• **Recorded data**
══════════════════════════════
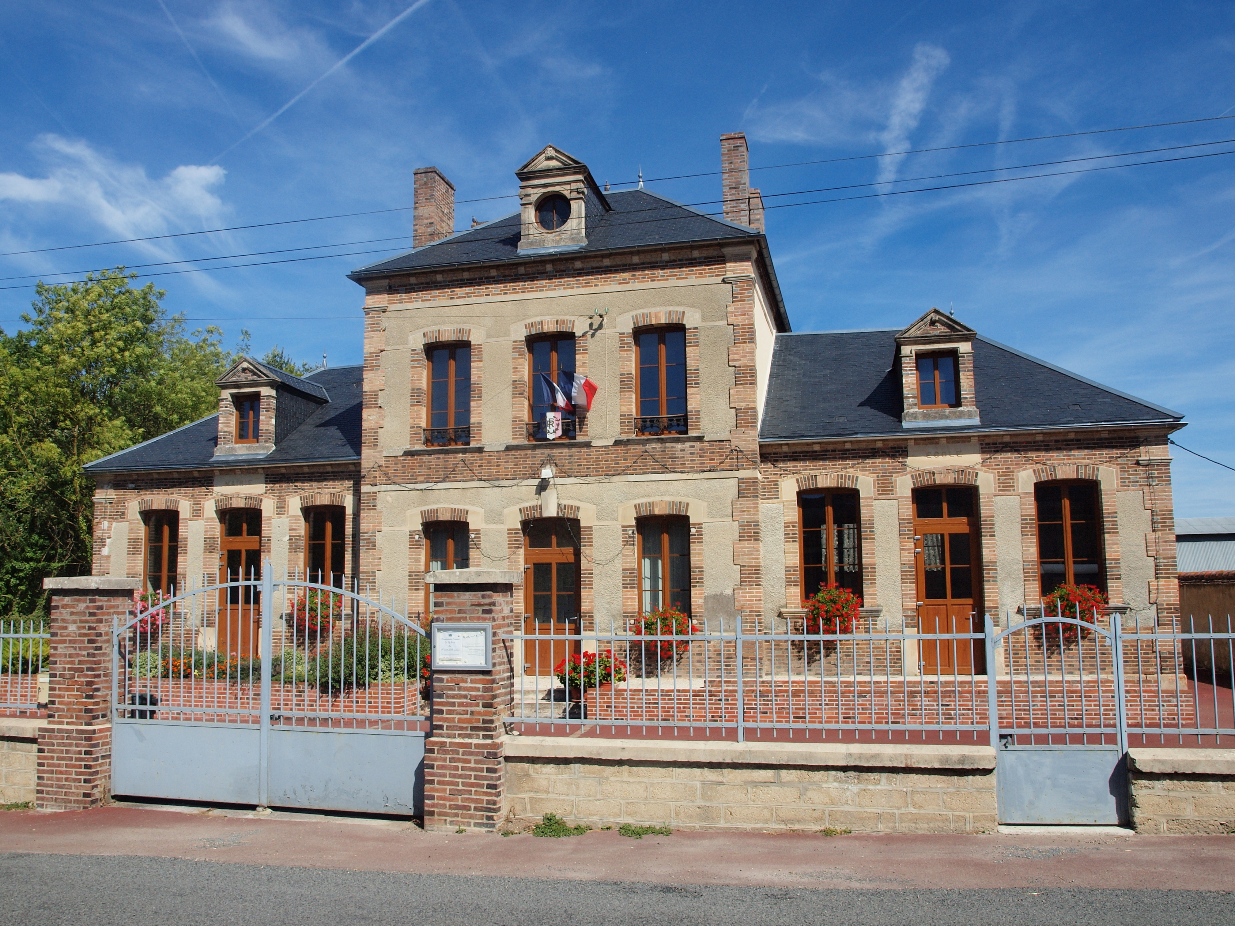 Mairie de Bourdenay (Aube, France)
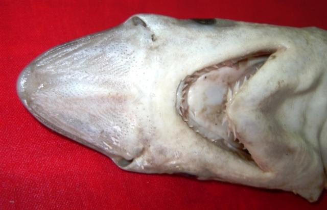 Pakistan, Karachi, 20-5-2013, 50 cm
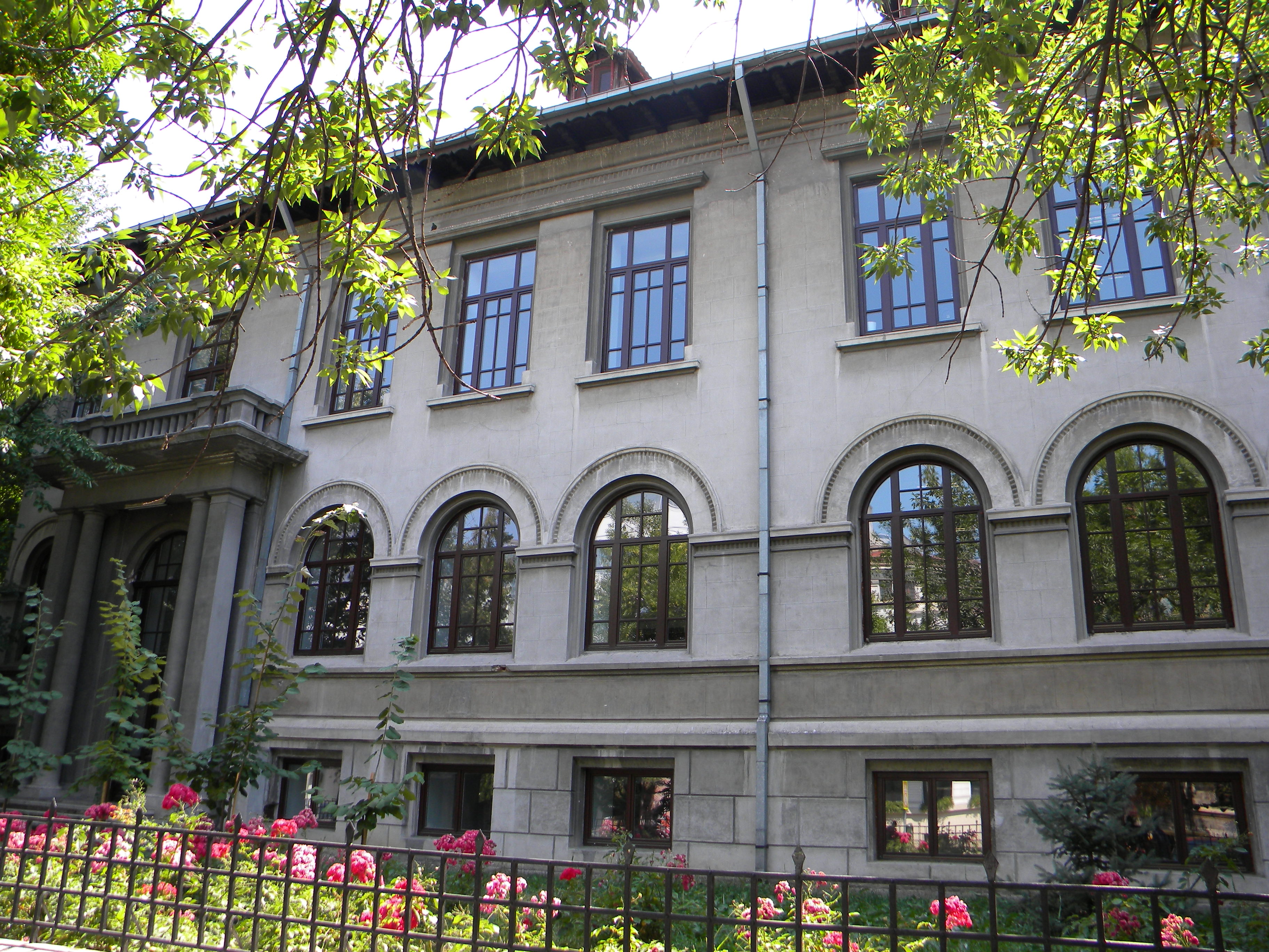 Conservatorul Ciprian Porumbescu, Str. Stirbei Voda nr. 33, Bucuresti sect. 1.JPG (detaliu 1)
══════════════════════════════
Output the data above exactly. Drop every picture.

 Mairie de Bourdenay (Aube, France)
 Pakistan, Karachi, 20-5-2013, 50 cm
 Conservatorul Ciprian Porumbescu, Str. Stirbei Voda nr. 33, Bucuresti sect. 1.JPG (detaliu 1)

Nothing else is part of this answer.